Rodrigo Resende é surfista profissional. Divide com Carlos Burle a condição de maior big rider do país. Nas horas vagas é o Dr. Resende, médico, clínico geral, atividade que não tem sobrado muito tempo para exercer.
Nos últimos meses têm sido muito mais o ‘Monstro’, apelido que conquistou pelo desempenho nas ondas grandes, performance que, além de algum dinheiro, resultado de quatro apoiadores, lhe traz mesmo é muito prazer.
Na última temporada Rodrigo passou boa parte do tempo na fria cidade de Santa Cruz, no norte da Califórnia, EUA. É lá que fica Maverick’s, onda entre as mais temidas do planeta. Enquanto seus pares se divertiam aguardando, no tropical inverno havaiano, a entrada de ondulações maiores, Rodrigo se fixou na baía de Half Moon, concentrado.

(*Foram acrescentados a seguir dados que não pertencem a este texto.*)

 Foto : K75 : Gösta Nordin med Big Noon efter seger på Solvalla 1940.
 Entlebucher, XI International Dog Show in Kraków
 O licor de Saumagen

E valeu a pena. Pelo terceiro ano consecutivo Resende venceu o Big Trip, concurso que oferece a maior premiação individual do surfe nacional para o brasileiro que surfar a maior onda da temporada. Este ano foram 34 ondas e 12 atletas, um recorde que vem sendo batido a cada ano.

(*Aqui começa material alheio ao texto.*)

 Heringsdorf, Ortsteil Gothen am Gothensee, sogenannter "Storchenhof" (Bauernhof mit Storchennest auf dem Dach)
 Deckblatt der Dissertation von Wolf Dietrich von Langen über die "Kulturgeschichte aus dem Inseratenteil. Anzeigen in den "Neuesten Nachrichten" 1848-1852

Os dez juizes, todos surfistas, a maioria jornalistas envolvidos com o esporte, tiveram trabalho para fazer sua escolha. Muitas ondas competitivas na faixa dos 20 pés dificultou a decisão. Nomes como Pato, surfando um out-reef havaiano chamado Himalaia, Calunga e Stephan Figueiredo, em Waimea, que ficaram entre as ondas finalistas. Merecem menção, mas a decisão mais uma vez ficou entre Resende e Burle, e novamente em Maverick’s.
A distância a que as imagens foram captadas, e também um espumeiro da onda da frente na foto do Burle, dificultou uma medição mais precisa do tamanho das ondas finalistas. Recursos de computação sobrepondo as imagens no telão foram utilizados para facilitar a decisão dos juizes.

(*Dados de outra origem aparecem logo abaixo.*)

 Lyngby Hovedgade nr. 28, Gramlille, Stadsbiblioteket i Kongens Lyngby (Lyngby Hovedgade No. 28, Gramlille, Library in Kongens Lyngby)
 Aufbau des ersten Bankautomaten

Depois de algumas considerações, um consenso, de que ambas as ondas tinham mais que 20 pés, uma unanimidade: a do Rodrigo era maior. Ele faturou os R$ 30 mil do prêmio e o fotógrado Darrack Bourke, que fez o registro R$ 5 mil. Burle por sua vez ganhou uma passagem para a África do Sul.
Rodrigo recebeu a notícia na noite de terça logo após a votação e comemorou como criança. Estava em Saquarema onde, há dois dias, surfava altas. Na manhã de ontem foi para Itaúna aproveitar mais um pouco o swell e terminou a sessão como paciente. Quebrou a quilha na canela e foi parar no hospital, onde levou dezenas de pontos. Mas nada grave, muito antes da festa de premiação, no fim de junho, estará recuperado.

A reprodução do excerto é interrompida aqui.